If you really had thinlocks enabled in your ppc builds for a while, then I don't know why you didn't see hangs (or more hangs; perhaps a few went by without being analyzed?). The bug introduced by the patch for bug 312238 is a race condition, with unknown likelihood of bad outcomes.

Since we don't share JS objects cross-thread in Firefox, the only source of contention I know of is the JSRuntime's atom table lock (see comment 39). The anti-phishing feature uses cross-thread XPCOM proxying and JS on a background thread (again with no object sharing AFAIK). If you never used anti-phishing, had it disabled, then you probably wouldn't see the symptom.

/be

    
    

    
  
As to why Duo's saw this more often; that I can explain. It has to do with cpu caches and cross-cpu cache line bouncing. But first lets start with some lottery/statistics theory ;-)

This is a very tight race, it's on a few instructions in size.
Now, if you had a 1 CPU system, you can still hit this, due to the OS scheduler preempting you. The probability that this happens in the race window (2 instructions) in thread one is about one in 10.000.000 (assume 2Ghz cpu and 10msec timeslice). But for this race to happen, the 2nd thread also had to be preempted exactly in the right spot, so another one in 10.000.000 chance. (this is finger-in-the-air statistics, if you nitpick hard you may be able to argue a zero away or a zero extra, doesn't matter).
So the chance this happens on a UP system is about one in 100.000.000.000.000... or in other words, its more likely that you win the lottery two weeks in a row than hit this bug.
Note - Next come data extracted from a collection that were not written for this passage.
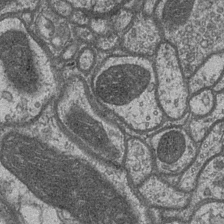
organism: Drosophila
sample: Optic medulla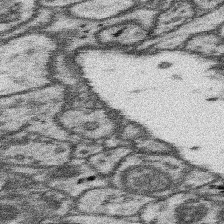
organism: Mouse
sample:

Now on a multi cpu system (or a dual core where each core has its own cache), the rules change a little. First of all, things run in parallel so no need to be preempted just right. Second, the timing rules for the race change. Because in the race scenario, you're bouncing cachelines back and forth between the 2 cpus, the window is suddenly dozens to hundreds of cycles (depending on various hardware things). It is still very unlikely that you'll see this on such a system, and that has to do with how cpu caches work. For the race to happen, cpu 0 has the cacheline with the lock in step 14, and needs to have it in step 16. While cpu 1 wants it for step 15 to happen. In a SMP situation, this effectively means that at the time of 15/16, the cache of cpu 0 has a request for the cacheline from cpu 1, but also a request from it's own cpu (I sweep these two together because the other-cpu request is a slower one). Now... caches are generally set up to give preferences to their own cpu in such cases (and the link to the own cpu is orders of magnitude faster anyway so this will happen naturally even without explicit choices)... which means that step 15 generally (but not always of course!) is unlikely to be timed just right for the race. In other words, the fundamental unfairness of the caches (bias to local) saves mozillas bacon here.
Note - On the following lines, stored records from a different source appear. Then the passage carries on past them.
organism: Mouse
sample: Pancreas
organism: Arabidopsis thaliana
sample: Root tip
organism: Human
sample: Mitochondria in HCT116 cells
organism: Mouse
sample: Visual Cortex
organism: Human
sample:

Now, enter Core2 DUO... here the 2 cores of the cpu share the cache... which means that the "bias to local" that saved mozilla above suddenly doesn't matter. The cache now has 2 requests, both from local cpus (and both requests are fast, not one slow as above), and who gets it is a coinflip, not a strong bias to cpu 0 -> race is suddenly practical to happen.
This isn't a cpu bug; in fact it's just caused because the cpus can do very fast cache sharing... so the speed of the cpu works against you in this race ;(


    
    

    
  
This bug is a mess. After fixing one problem a year ago, please file new bugs rather than resurrecting old ones. Our creaky branch-management flags and keywords simply can't handle it.
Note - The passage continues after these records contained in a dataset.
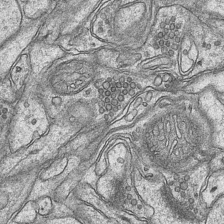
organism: Mouse
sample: CA1 Hippocampus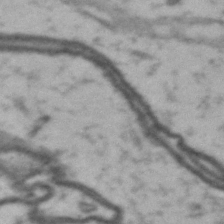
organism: Drosophila
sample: Brain

(In reply to comment #138)
> We should fix on the 1.8 branch, too.

Why? according to comment 136 this is caused by bug 312238 which does not appear to have been fixed on the 1.8 branch. Also, who wrote or reviewed the patch? From the bug it looks like a one-man affair which makes us nervous on the stable branch.


    
    

    
  
(In reply to comment #148)
> This bug is a mess.

It's worse than you think -- the bug where js_Unlock used an unlocked compare and store instead of js_CompareAndSwap was injected into the 1.8 branch, with this checkin:

revision 3.55.20.1
date: 2006/07/07 02:12:02;  author: mrbkap%gmail.com;  state: Exp;  lines: +63 -30
JS1.7 landing. r=brendan a=schrep

I found this using cvs annotate -rMOZILLA_1_8_BRANCH jslock.c | less. You can confirm using cvs diff.

> After fixing one problem a year ago, please file new bugs
> rather than resurrecting old ones. Our creaky branch-management flags and
> keywords simply can't handle it.

You're right, this bug has been mismanaged a long time. Sorry about that -- I use it as a cautionary tale now, when others think about rolling multiple fixes in under one bug.

> (In reply to comment #138)
> > We should fix on the 1.8 branch, too.
> 
> Why? according to comment 136 this is caused by bug 312238 which does not
> appear to have been fixed on the 1.8 branch.

See above -- bugzilla is not the source of ultimate truth, the cvs repo is.

> Also, who wrote or reviewed the
> patch? From the bug it looks like a one-man affair which makes us nervous on
> the stable branch.

C'mon, that's silly. The patch undoes an incorrect change and the #define that worked around that chnage; it's well understood. No superstitious invocation of crowd wisdom, please.

/be

    
    

    
  
Comment on attachment 300723 [details] [diff] [review]
the bug fix!

(In reply to comment #149)
> C'mon, that's silly.

To be honest what makes me nervous is that appearing to play favorites for the MoCo CTO might breed disrespect for the tree rules. But on inspection this is a back-out to previously good code, and I can wave sr=dveditz around so I guess it isn't going to be a problem.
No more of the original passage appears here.